We are in the hospitality industry.  (Hospitality: the quality or disposition of receiving and treating guests and strangers in a warm, friendly, generous way.)  I strongly believe that our colleagues, co-workers, clients, (both B2B & B2C) and community are the front line recipients for that hospitality, which starts with polite behavior.  As part of the sales & marketing industry, I know developing brand advocates and devotees is a successful path to profitability.  That means converting the company people 100% to your brand first and then from there expanding your reach to everyone who comes in contact with your company, your product, your service, your brand.  One excellent example of this philosophy is articulately written and practiced by ING Direct founder Arkadi Kuhlmann: “It’s not leaders who drive business; it’s the culture they create, and sustain, that drives it.”  This is expanded upon in his book The Orange Code and has become Kuhlmann’s calling card, his brand.  I had friends that worked at ING Direct for Mr. Kuhlmann.  They all said that after their orientation, “we bled orange for that company.  It was the best place to work.”  Can you imagine the employees’ increased desire to succeed, to be there, to achieve, to totally ‘kill it’ when it came to doing their job for that company?
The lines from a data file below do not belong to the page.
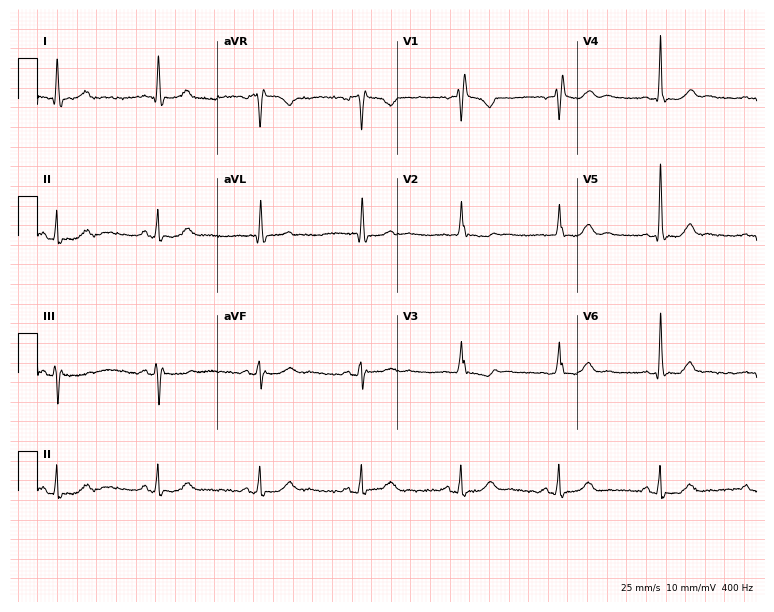
12-lead ECG from a female, 67 years old (7.3-second recording at 400 Hz). No first-degree AV block, right bundle branch block, left bundle branch block, sinus bradycardia, atrial fibrillation or sinus tachycardia recorded for this tracing.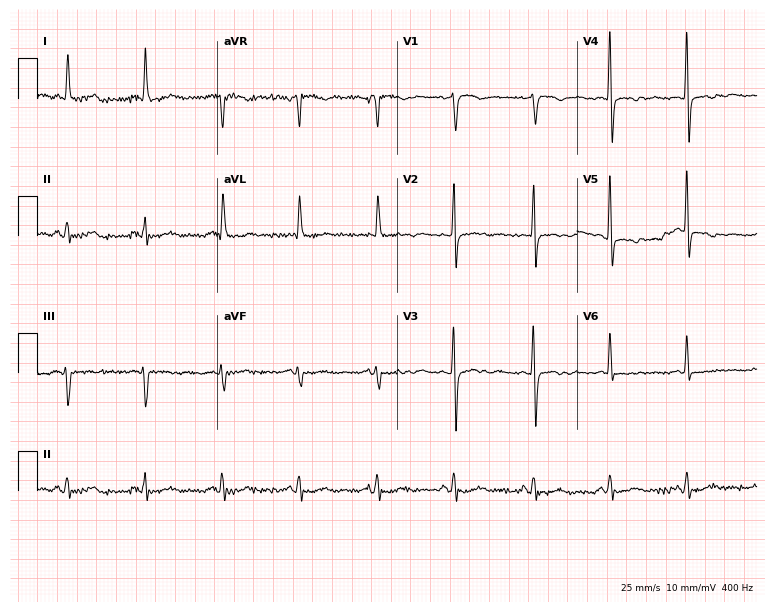
12-lead ECG (7.3-second recording at 400 Hz) from a female patient, 78 years old. Screened for six findings — first-degree AV block, right bundle branch block, left bundle branch block, sinus bradycardia, atrial fibrillation, sinus tachycardia — none is recorded. Findings outside these six are not listed.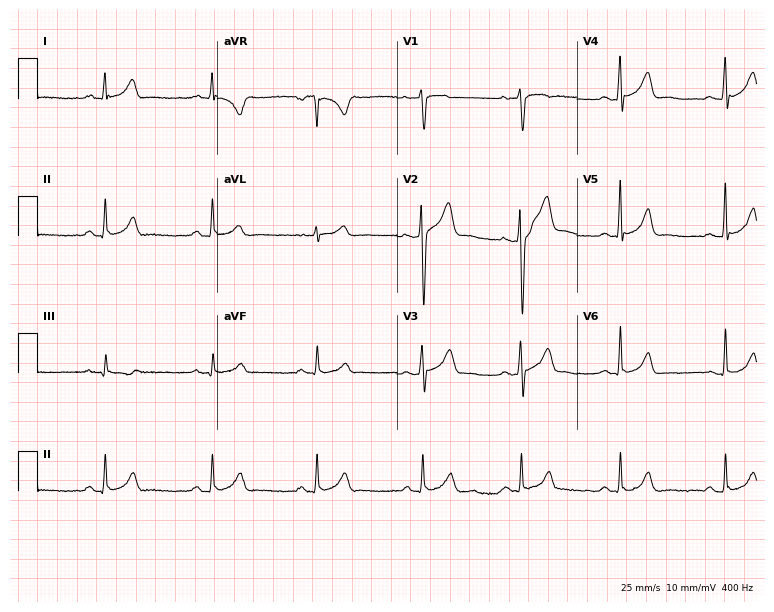
12-lead ECG (7.3-second recording at 400 Hz) from a man, 30 years old. Labelled as a normal ECG.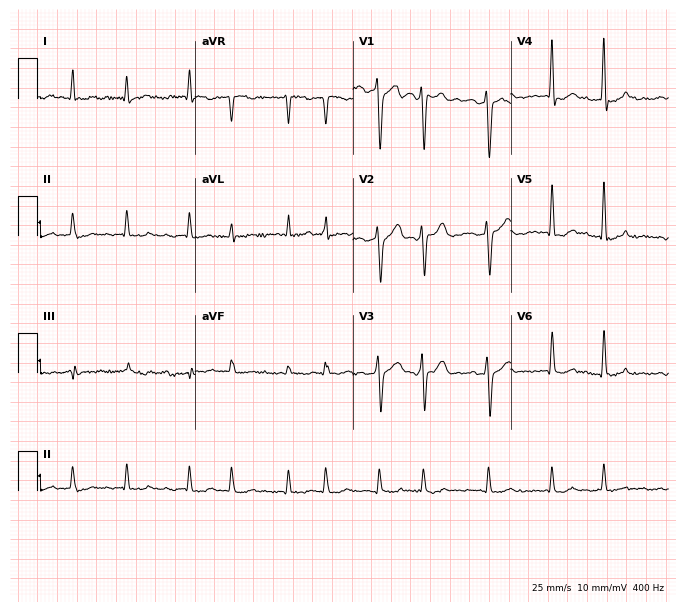
Electrocardiogram, a 67-year-old female. Of the six screened findings (first-degree AV block, right bundle branch block (RBBB), left bundle branch block (LBBB), sinus bradycardia, atrial fibrillation (AF), sinus tachycardia), none is recorded. Only these six findings were labelled.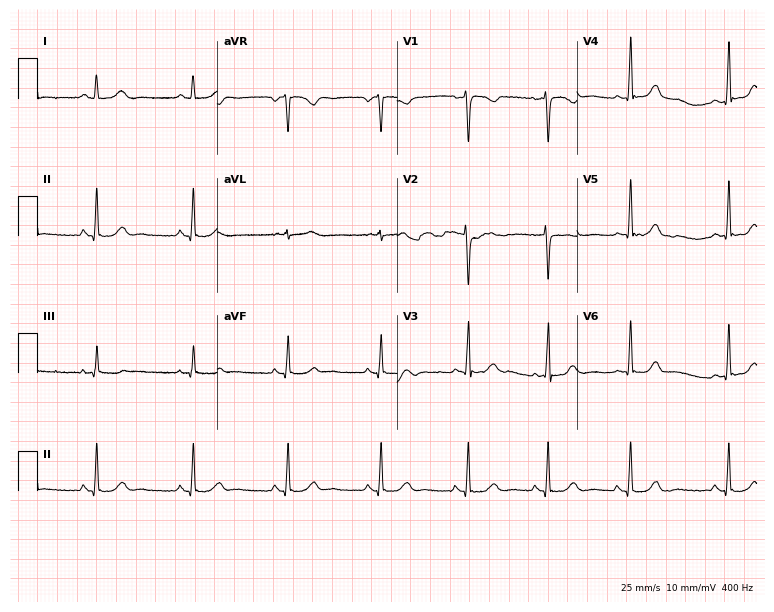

A few basics on civil behavior at work.

DO:

politeList

DON’T:

Swear Flagrantly.

Be Late.

Bury your face in a computer or smart phone during conversations or presentations.

Gossip, spread misinformation, tell inappropriate jokes or stories.

Groom yourself at work beyond the basic touch ups. (ok, maybe this is an odd one, but seriously people, taking your whitening trays out of your mouth at the lunch table is gross)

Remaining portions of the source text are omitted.